Kuba Wojtaszczyk, Kiedy zdarza się przemoc, lubię patrzeć

Zachęcona tytułem i rekomendacją Jakuba Żulczyka, rzuciłam się na tę książkę w nadziei na poznanie bohaterów podzielających choć w części moje doświadczenia życiowe. Nie rozczarowałam się, a nawet pozytywnie zaskoczyłam. Opowieść o tym, jak to grupa poznańskich studentów i absolwentów kierunków humanistycznych, pozbawiona zarobkowych perspektyw i skazana na bylejakość w świecie pracy na zlecenie i braku ubezpieczeń zdrowotnych, w akcie desperacji buduje barykady i wszczyna zamieszki, to przesadzony, ale jednak oddający prawdę portret współczesnej Polski.

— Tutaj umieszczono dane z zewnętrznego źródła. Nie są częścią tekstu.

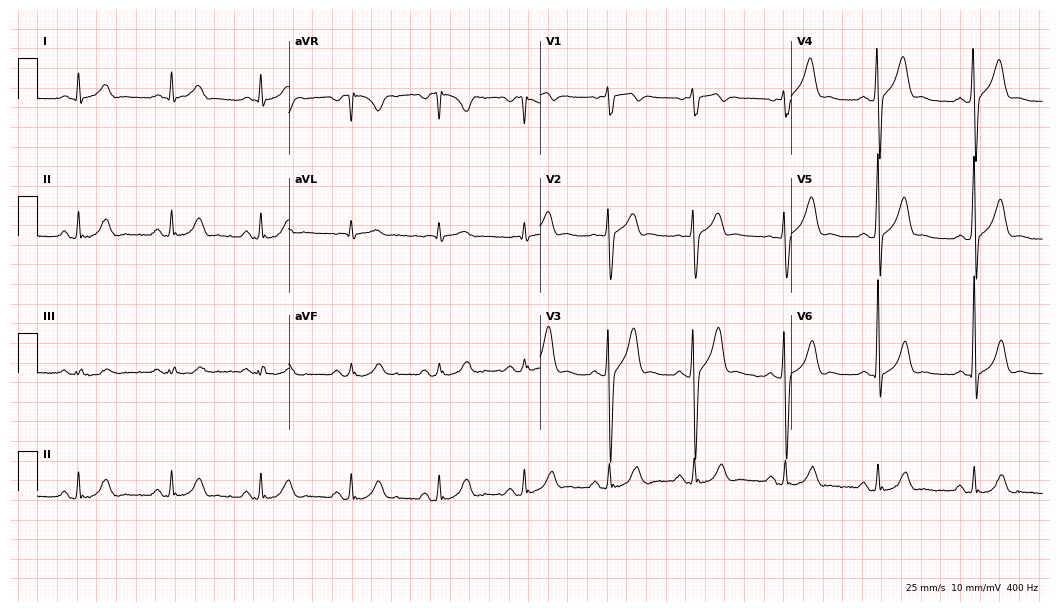
ECG — a 41-year-old male. Labelled as a normal ECG.
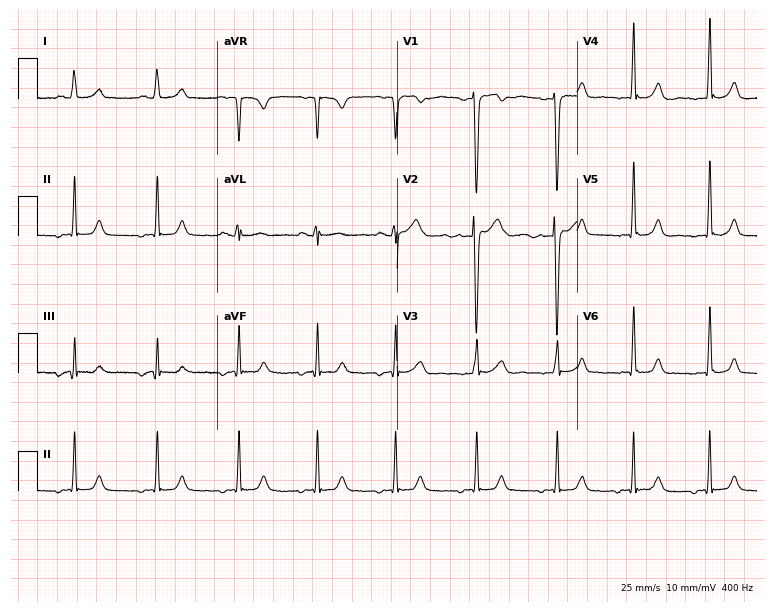
12-lead ECG (7.3-second recording at 400 Hz) from a 27-year-old female. Labelled as a normal ECG.
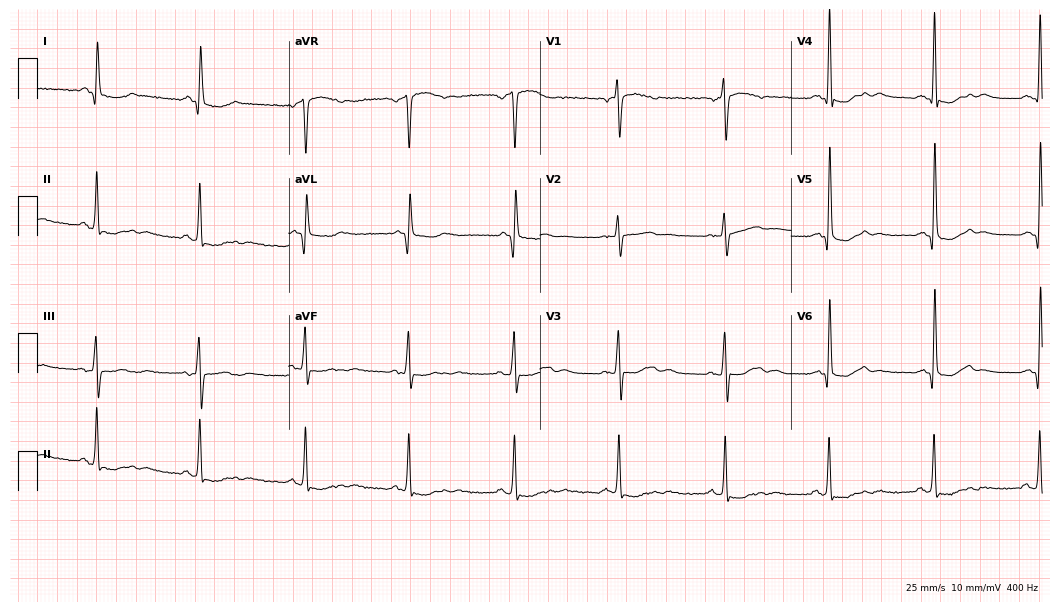
12-lead ECG from a 61-year-old female patient. Screened for six findings — first-degree AV block, right bundle branch block, left bundle branch block, sinus bradycardia, atrial fibrillation, sinus tachycardia — none is recorded.
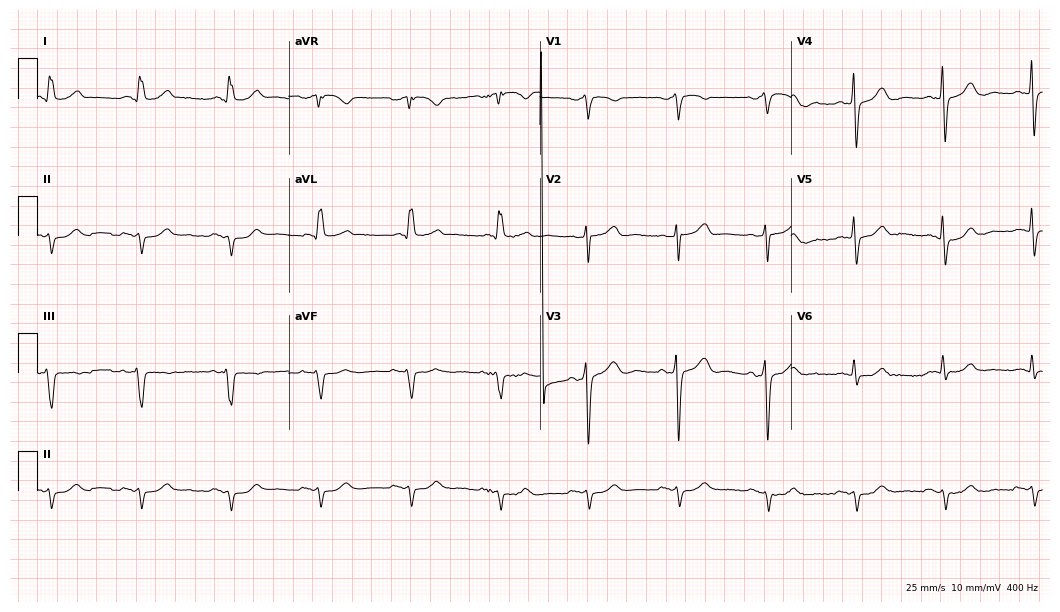
Standard 12-lead ECG recorded from a man, 79 years old (10.2-second recording at 400 Hz). None of these six findings is recorded: first-degree AV block, right bundle branch block, left bundle branch block, sinus bradycardia, atrial fibrillation, sinus tachycardia. Findings outside these six are not listed.
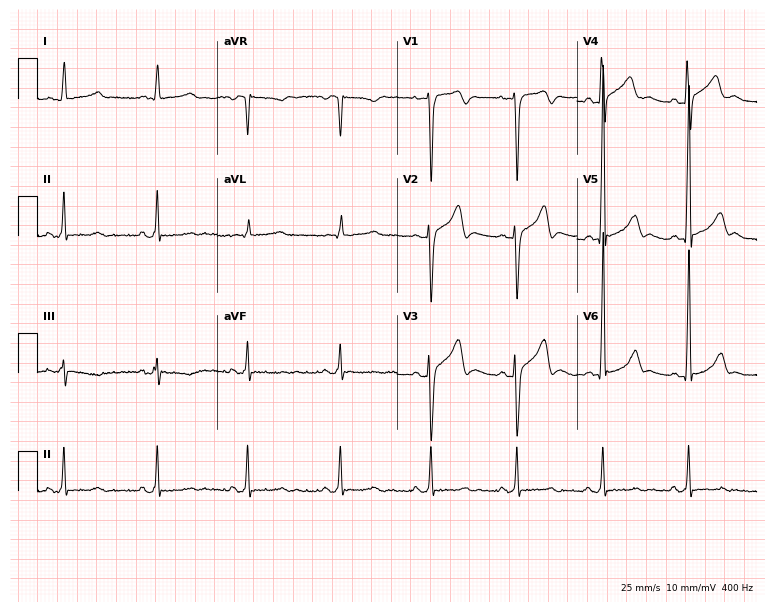
Resting 12-lead electrocardiogram. Patient: a male, 49 years old. None of these six findings is recorded: first-degree AV block, right bundle branch block, left bundle branch block, sinus bradycardia, atrial fibrillation, sinus tachycardia. Only these six findings were labelled.
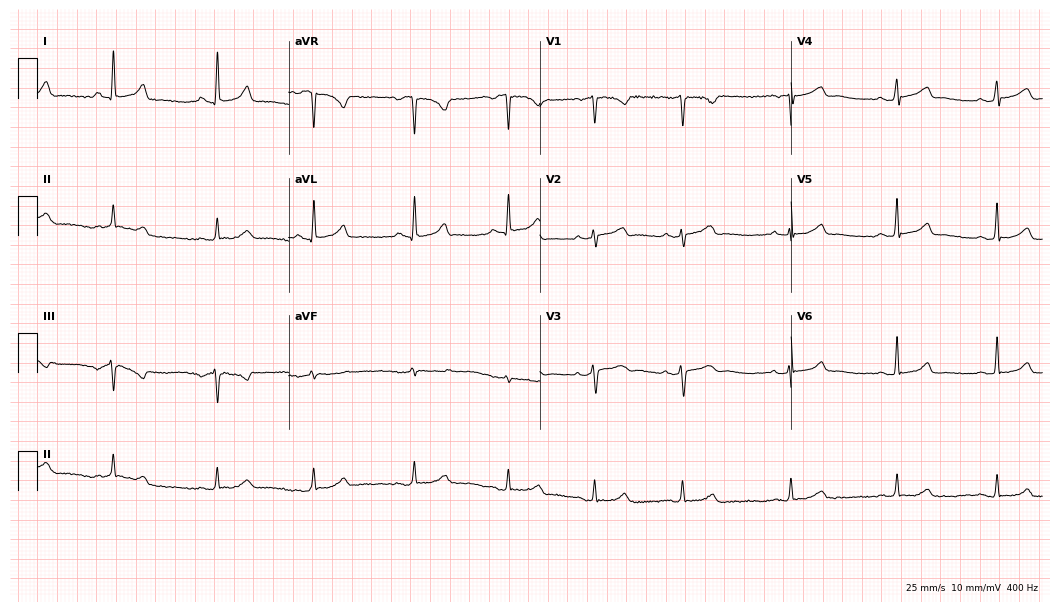
ECG (10.2-second recording at 400 Hz) — a female, 31 years old. Labelled as a normal ECG.
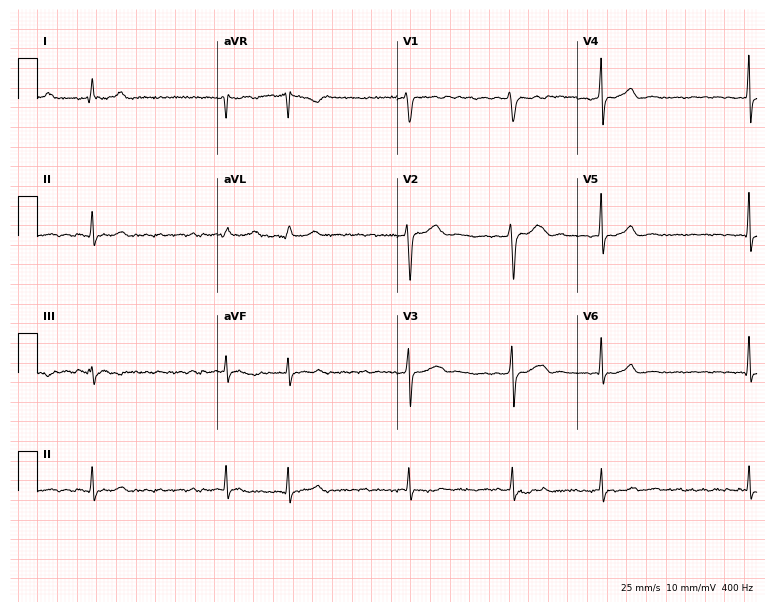
Resting 12-lead electrocardiogram (7.3-second recording at 400 Hz). Patient: a 55-year-old man. The tracing shows atrial fibrillation.
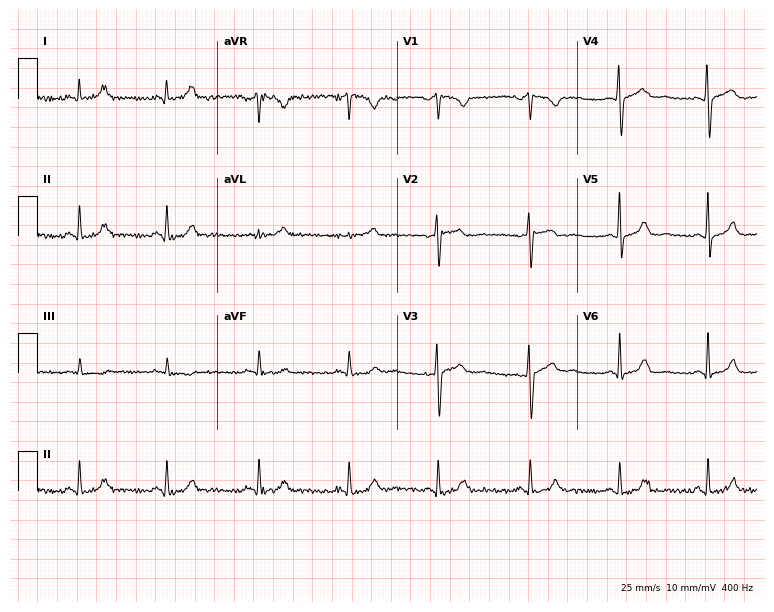
ECG (7.3-second recording at 400 Hz) — a 38-year-old female patient. Labelled as a normal ECG.
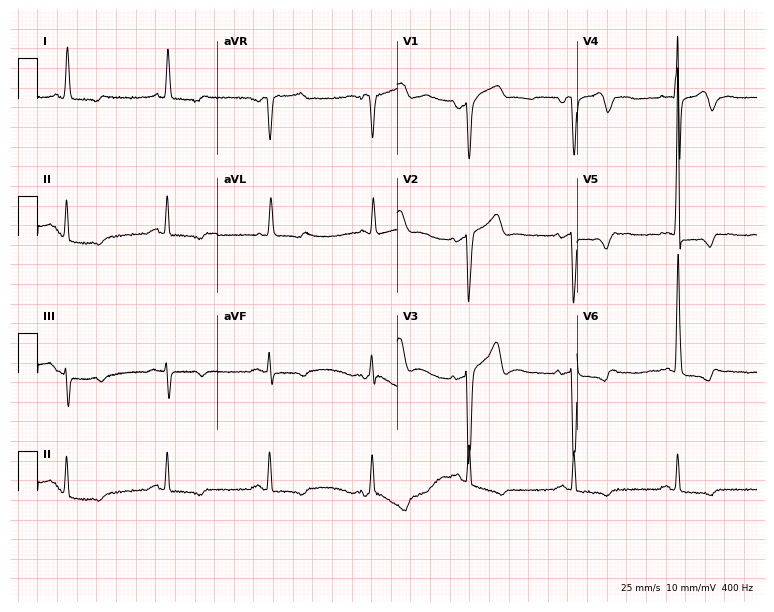
Resting 12-lead electrocardiogram. Patient: a male, 68 years old. None of these six findings is recorded: first-degree AV block, right bundle branch block, left bundle branch block, sinus bradycardia, atrial fibrillation, sinus tachycardia. Only these six findings were labelled.

Jestem pewna, że w tempie ekspresowym powieść Kuby Wojtaszczyka stanie się kultowa w kręgach dwudziestokilku i trzydziestoletnich prekariuszy, którzy zastanawiają się co dzień, czy jeszcze wegetować w polskiej bylejakości, czy już czas pakować manatki i wyjeżdżać na Zachód. Zastanawiacie się zapewne, co ja mogę wiedzieć na ten temat, że książkę tak gorąco polecam. Cóż… Czy jestem prekariuszką? Jak najbardziej. Czy skończyłam studia humanistyczne? Pewnie, że tak. Czy jestem z Poznania? Gorzej, mieszkam w Szczecinie:) dawno już nie miałam tak silnego poczucia, że dostałam opowieść dokładnie o mnie.